US searches for those who came in contact with Ebola patient

2014-10-02 11:17

Dallas – United States health officials have scoured the Dallas area for people – including schoolchildren – who came in contact with a Liberian man diagnosed with Ebola, as it emerged a hospital mix-up saw him initially turned away.

More people may have been exposed to the contagious man after he first sought treatment on September 25 because an apparent miscommunication among staff resulted in his release back into the community for several days, Texas hospital officials admitted.

He was seen vomiting on the ground outside an apartment complex as he was bundled into an ambulance, Reuters reported.

Ebola is spread through close contact with the bodily fluids of an infected person, and can only be transmitted when a patient is showing symptoms such as fever, aches, bleeding, vomiting or diarrhoea.

The man – the first person to be diagnosed with Ebola on US soil – flew from Liberia, the hardest-hit nation in West Africa’s deadly Ebola outbreak, and arrived in Texas September 20 to visit family. He fell ill on September 24.

He went to the hospital the next day but was sent home because the medical team “felt clinically it was a low-grade common viral disease”, said Mark Lester, executive vice-president of Texas Health Resources.

“He volunteered that he had travelled from Africa in response to the nurse operating the checklist and asking that question,” Lester added.

“Regretfully, that information was not fully communicated throughout the full team.”

A hospital statement issued later said his initial symptoms on September 25 were “low-grade fever and abdominal pain”, and that “his condition did not warrant admission”.

The patient is currently in a serious but stable condition.
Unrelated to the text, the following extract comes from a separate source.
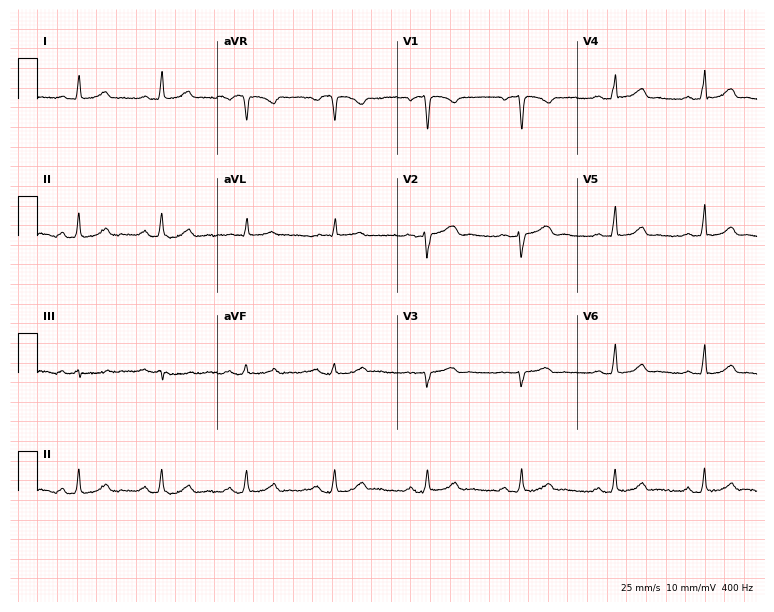
12-lead ECG from a 38-year-old female patient. Screened for six findings — first-degree AV block, right bundle branch block, left bundle branch block, sinus bradycardia, atrial fibrillation, sinus tachycardia — none is recorded.

He came in contact with five schoolchildren before he returned by ambulance to the Texas Health Presbyterian Hospital Dallas on September 28, and was placed in strict isolation.
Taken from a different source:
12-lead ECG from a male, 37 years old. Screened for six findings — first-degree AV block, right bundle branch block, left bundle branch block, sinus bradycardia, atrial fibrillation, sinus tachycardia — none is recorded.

The schools are close to Vickery Meadows, a largely immigrant neighbourhood where the Ebola victim lived with relatives.

“These children have been identified and they are being monitored and the disease cannot be transmitted before having any symptoms, Texas Governor Rick Perry said.

The incubation period for Ebola is between two and 21 days. Patients are not contagious until they start to have symptoms. Ebola can lead to massive bleeding and fatal organ failure.

A 10-member team of experts from the US Centers for Disease Control and Prevention has landed in Texas to assist the investigation.

While health experts say the public should not panic medical personnel are on the lookout for more cases of Ebola on US soil.

Three crew members who worked in the ambulance that transported the patient have tested negative, but they will be monitored for 21 days, the City Of Dallas said.

As US officials scrambled to track down people, the worldwide death toll from Ebola jumped to 3 338 dead and 7 178 infected since the beginning of the year, the World Health Organisation said.